The value chain model views the firm as a series of basic activities that add a margin of
value to a firm’s products or services. The activities are categorized as either primary or
support activities. Primary activities are most directly related to production and distribution
of the firm’s products and services, which create value for the customer and vital to
competitive advantage depending on the industry. Support activities make the delivery of
primary activities possible and consist of firm infrastructure, procurement, technological
development, and human resource management.

A firm’s value chain can be linked to the value chains of its suppliers, distributors, and
customers – linking and improving coordination of business processes across the business
chain - known as a “business-level strategy”. One such firm exploiting such situation was
Flextronics.

Flextronics, a global contract manufacturing firm, was concerned with its business-level
processes of low price production, lock-in suppliers with efficient manufacturing and
distributions. It deployment of a unique supply chain management information system
provide them the competitive advantage that saw the company rose to the world second
largest contract manufacturer in just twelve short years.
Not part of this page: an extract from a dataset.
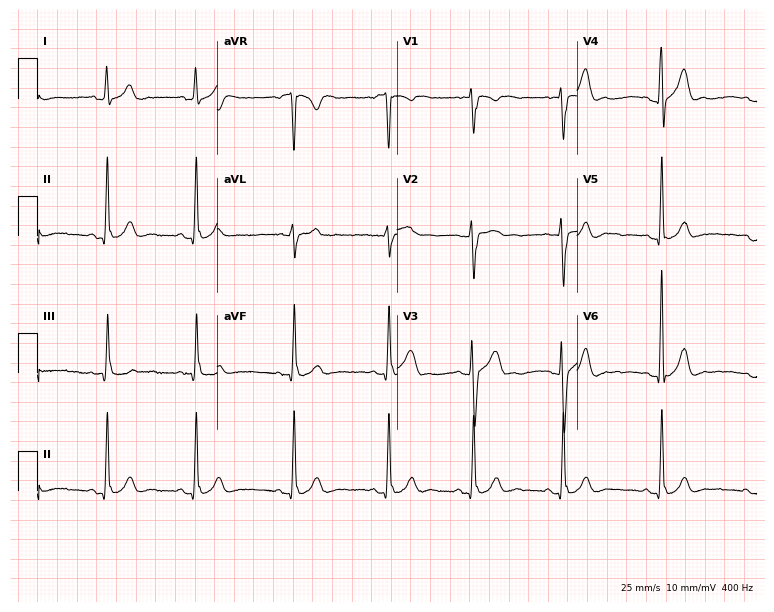
ECG (7.3-second recording at 400 Hz) — a male patient, 19 years old. Labelled as a normal ECG.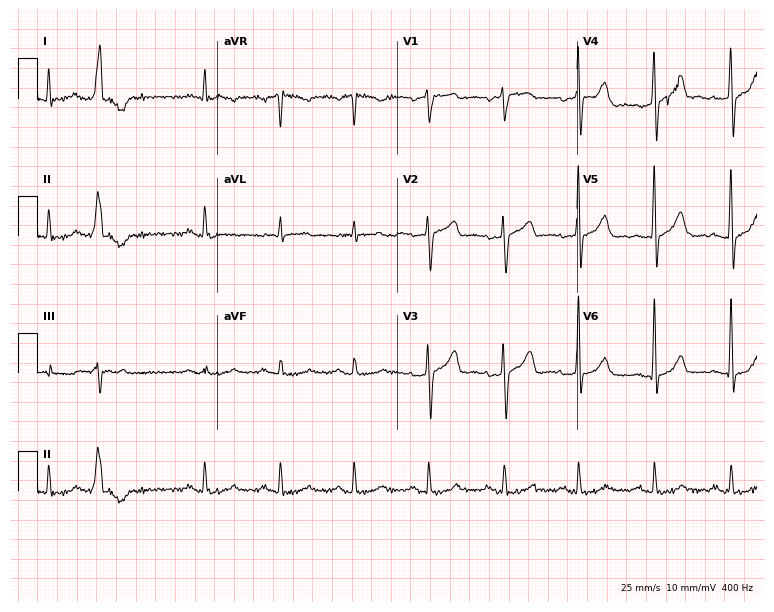
12-lead ECG from a man, 68 years old. No first-degree AV block, right bundle branch block (RBBB), left bundle branch block (LBBB), sinus bradycardia, atrial fibrillation (AF) or sinus tachycardia recorded for this tracing.

The forming of “information partnership” is an industry-level strategy appropriate for


partners, who are faced with limited resources and expertises, to combine their resources to
compete and gain competitive advantages against their bigger competitors. We see such
information partnerships for several banks (Singapore OCBC, UOB, Maybank sharing their
banking ATMs) and the procurement partnership of several motorcycle manufacturers (as in
Aprila, Honda and Suzuki).

Bank consortium of OCBC, DBS and UOB establishing the Singapore NETS electronic
payment system for cash-less transaction set the stage for a new standard of information
processing and transaction exchange. Such network economics and externalities are
powerful industry-level strategy that could transform firm at the Venkatraman’s 4th and 5th
level of transformation with IT. Of course, Business ecosystems such as Microsoft operating
system, and Facebook are another form of industry-level strategy that could be appropriate
competitive strategies for given circumstances.

In conclusion, with the rapid advancement in technology, management must rethink


information systems strategy to maintain and gain competitive advantages. Firm must
capitalize on the new technology to break new grounds and improve the value chain of the
whole enterprise. While firm need to find ways to compete, alternative approach of
combining resources - of forming collaborative alliances with suppliers, business associates
and even competitors are also positive strategies toward gaining competitive advantages.
Having said, firm must always ensure that any information system strategy must fit the
overall business strategy and plans.